I had kind of accepted the fact that this must be the type of relationship he expects and wants. I decided ok, its either accept that we're "just friends" and live with it or get divorced. REALLY not interested in going through a divorce. I've been there, done that. But now I fear he may be cheating - or looking to cheat (profiles online, going out with vague "I'm meeting the guys" at the last minute). Its very frustrating since I would love to fix us and have tried everything I can think of including "being his girlfriend" - sexy, fun, affectionate. He likes it, but then gives nothing in return. I've tried talking to him and making him aware that I'll do anything to fix us but he won't talk - AT ALL. What am I supposed to do?


----------



## NobodySpecial (Nov 22, 2013)

Leave him.


----------



## clipclop2 (Aug 16, 2013)

He was probably doing that all along.


----------



## lifeistooshort (Mar 17, 2013)

Leave or make excuses and live with it.
_Posted via Mobile Device_


----------



## Meli33 (Oct 16, 2014)

You now need to start monitoring him. Either hire a PI or you need to pop a VAR in his car. You will need to check all social media, texts and emails to check to see if he is cheating and to start gathering evidence to divorce him.


----------



## SadandAngry (Aug 24, 2012)

File for divorce. One person cannot salvage a relationship alone. You've communicated clearly, you've done your part, he is simply not interested in doing his. You can't make him, you can only control what you do. Life with him will not get better if he makes no effort at all, so improve your life without him.


----------



## commonsenseisn't (Aug 13, 2014)

Sounds like he has a hardened attitude and is fairly confident you'll keep putting up with it. 

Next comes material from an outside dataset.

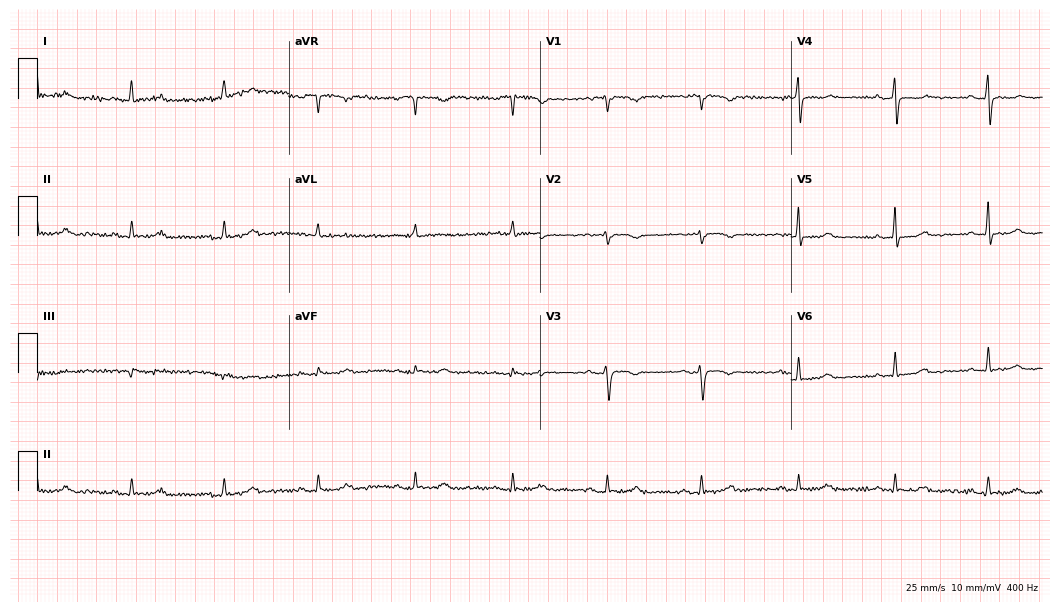
Electrocardiogram, a female patient, 53 years old. Of the six screened findings (first-degree AV block, right bundle branch block, left bundle branch block, sinus bradycardia, atrial fibrillation, sinus tachycardia), none is recorded.

You need to know that guys like this are emotional bullies because they are willing to devastate you to get their way. That's not a partner anyone in their right mind would want, but you are not in your right mind because you are committed to him and the marriage beyond rational thought. Love does this to us and it's not always bad. 

Either way you need to decide if you will a) be willing to put up with it and stay the same, or b) be willing to leave the marriage. The following counsel is geared for option b). 

He is the one who currently has the leverage in this relationship because he appears to be less emotionally invested in it than you are. But then again, he might just be bluffing and actually care deep down inside. It's time to shift the balance of power to reveal who he really is so you can act accordingly. 

Since you have already unsuccessfully tried to reason with him and appeal to his decency in regard to your feelings I think you must now speak to him in the only language he is willing to understand ... force, emotional force. 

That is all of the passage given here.